In conclusion, the extended availability of different behavioral tests in rodents and zebrafish will contribute to a better understanding of the functional repair of visual functions, as they functionally complement the data from morphological studies. Insights gained from behavioral tests might be of great interest to further explore the regenerative potential of certain molecules and pathways after optic nerve injury and in related neurodegenerative diseases.

Conclusion

Dysfunction of the CNS after brain injury or in neurodegenerative diseases has a significant effect on human life quality. As adult mammals lack a robust regenerative capacity, neurodegeneration in the mammalian CNS is irreversible. Much of the progress related to studying axonal regeneration comes from investigations using the retinofugal system in rodents and zebrafish.
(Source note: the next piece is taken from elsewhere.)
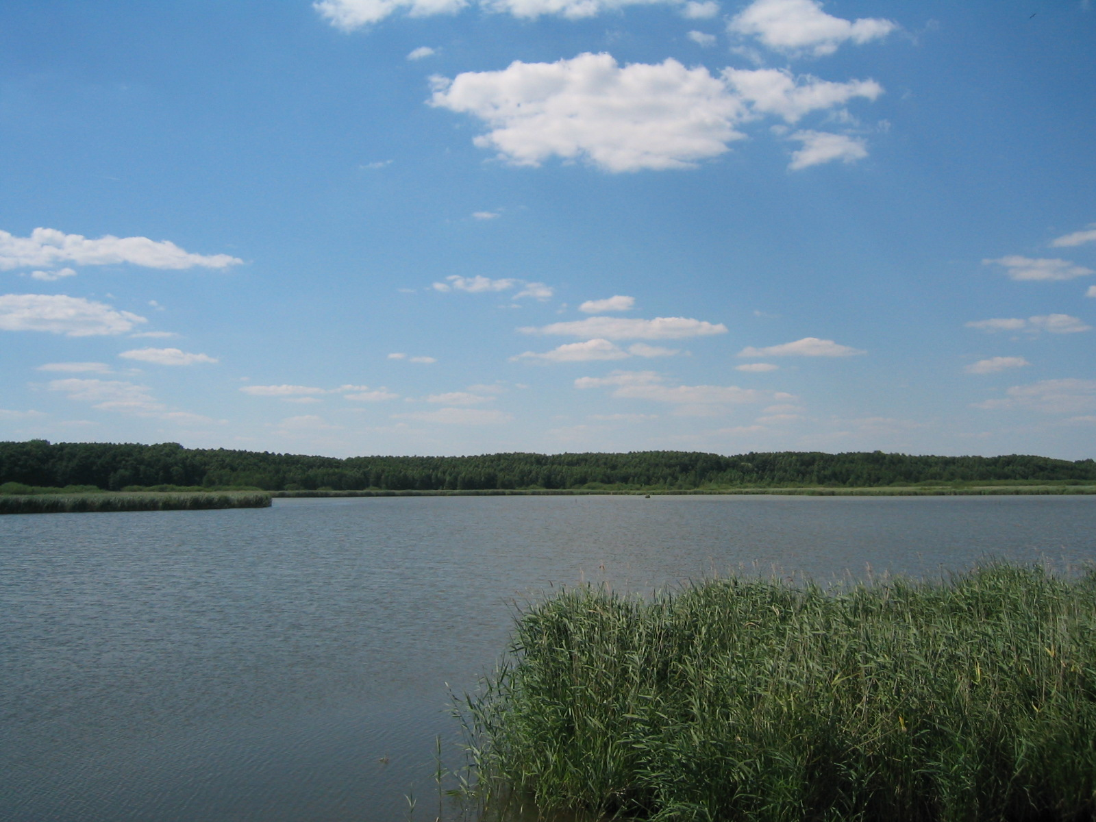 Möllensee zwischen den beiden Uckerseen

Complementary in vitro, ex vivo and in vivo approaches in the visual system enable profound investigations to elucidate the underlying mechanisms of axonal de- and regeneration. In addition, these models are amenable to test novel drug compounds or therapeutic strategies to overcome regenerative failure in the mammalian CNS. The development of higher-resolution imaging technologies, aiming to better visualize or trace regenerating axons in rodents and zebrafish, is boosting, as is the generation of novel transgenic animal lines, further simplifying and speeding up future studies on axonal regeneration. Notably, these novel tools should also allow a better investigation on axonal guidance mechanisms and growth cone dynamics, which is currently, next to long-distance regeneration, a major hurdle for proper target innervation. Finally, the continued development of fast and clear assays to evaluate functional visual recovery after optic nerve injury in different model organisms will contribute to a better understanding of the multifactorial causes underlying the limited regenerative capacity in the mammalian CNS and to our search for novel integrative treatment strategies.